Having highlighted the “unacceptable” lack of an early access solution in Belgium, are you optimistic that the political will is in place to improve this situation?
Belgian patients’ lack of rapid access to innovation is a major concern for both the Belgian pharma industry as well as the Ministry of Health. As part of pharma.be, we have held discussions with the current government on this issue and are convinced that our objectives are aligned. There is a common recognition that a future-proof reimbursement system that can support the introduction of the increasingly complex treatments coming to market, such as cell and gene therapies, would be highly beneficial. The government has recently released a roadmap with a series of proposals regarding early and fast access as well as a reformatting of the reimbursement system, which we hope will crystalise our shared goals.
We are pleased for instance to see positive elements in the roadmap regarding the patient voice that will be better integrated in the reimbursement decision-making process through the set-up of a Patient Council made of different patient groups that the CRM will consult in a regular and structured manner and the integration of key additional elements in the health technology assessment (HTA) report that provide complementary information to interpret the relevance of clinical trial results. Other countries have found a solution to these issues, so I am confident that Belgium can too.
Roche, primarily known as an oncology company, now has a much more diverse pipeline across a variety of therapeutic areas. Does this present an opportunity or a challenge on an affiliate level?
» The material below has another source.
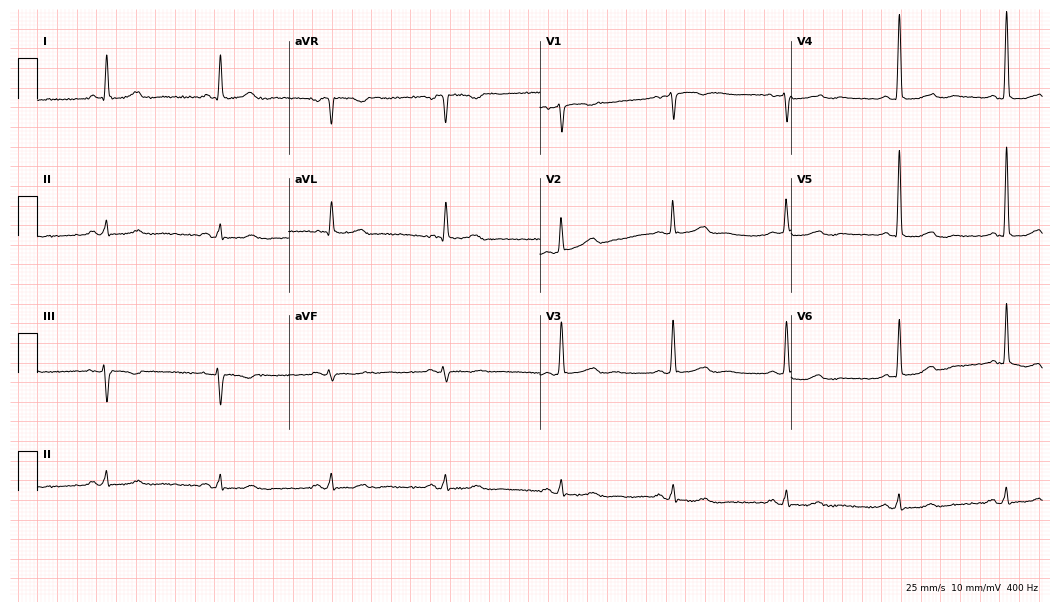
12-lead ECG from a female patient, 74 years old. Recorded interpretation: within normal limits.

The future looks bright. Roche Belgium will be launching a lot of new products in the coming years, this is the beauty of working for an innovative and science-driven company with a bursting portfolio. We used to be mainly present in oncology with a few molecules but the arrival of biosimilars pushed us to diversify our portfolio, in oncology and beyond in new disease areas. The diversity of the portfolio is the strength of Roche, as well as a challenge.
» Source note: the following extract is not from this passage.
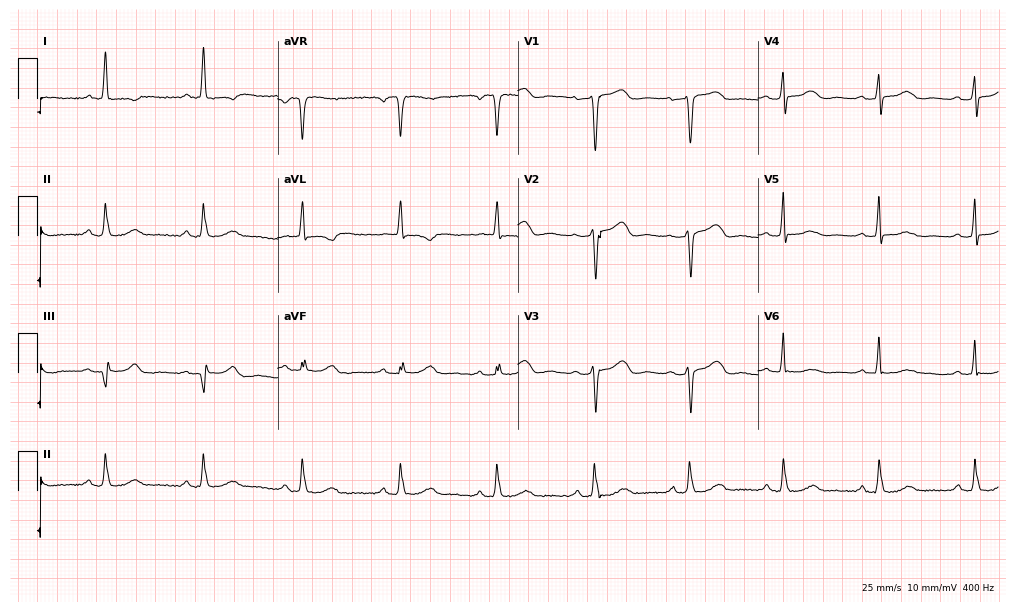
Standard 12-lead ECG recorded from a woman, 75 years old. None of these six findings is recorded: first-degree AV block, right bundle branch block (RBBB), left bundle branch block (LBBB), sinus bradycardia, atrial fibrillation (AF), sinus tachycardia. Only these six findings were labelled.

Finally, the consequence of a rich pipeline is that it comes with both hits and misses. Misses are difficult to swallow as research takes years and we have generated hope for patients. However, we cannot afford to stay focused on misses and we need to bounce back quickly to shift gears. This necessitates greater agility, prioritisation, and smarter ways of working.
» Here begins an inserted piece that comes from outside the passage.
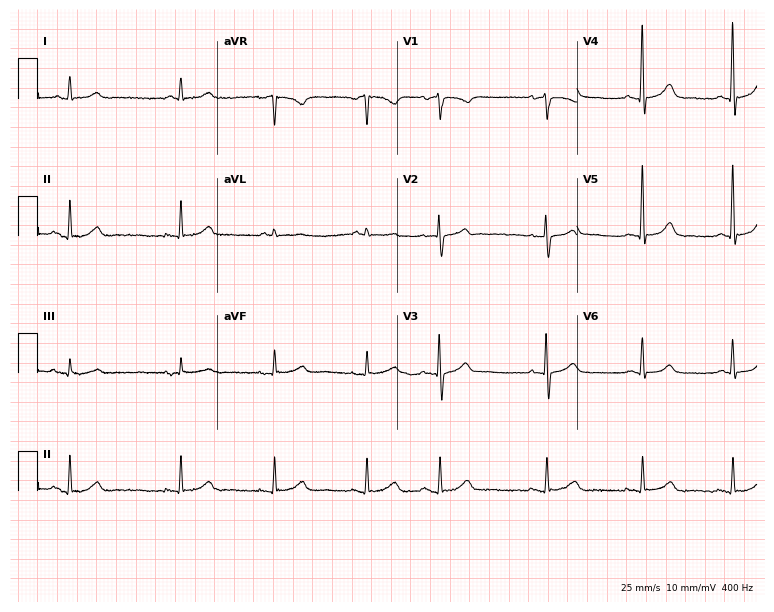
12-lead ECG (7.3-second recording at 400 Hz) from a male, 78 years old. Screened for six findings — first-degree AV block, right bundle branch block, left bundle branch block, sinus bradycardia, atrial fibrillation, sinus tachycardia — none is recorded. Other findings, if any, are not listed.

Do you have a final message for our international audience?
I would like to emphasize the importance of placing the people at the core of everything we do. As someone who has been with the company for over 25 years, I know firsthand the importance of having a deep sense of purpose and a culture where everyone feels a sense of belonging. Our collaborative work environment helps us develop healthcare solutions that make a positive impact on people’s lives worldwide. We also offer coaching programs and leadership development to support our employees both personally and professionally. We expect all our leaders wherever they sit to demonstrate these commitments day in and day out, and I try to do the same in my position of course. It is also worth noting that Roche in Belgium has won the Great Place to Work award twice, which speaks to our commitment to our people.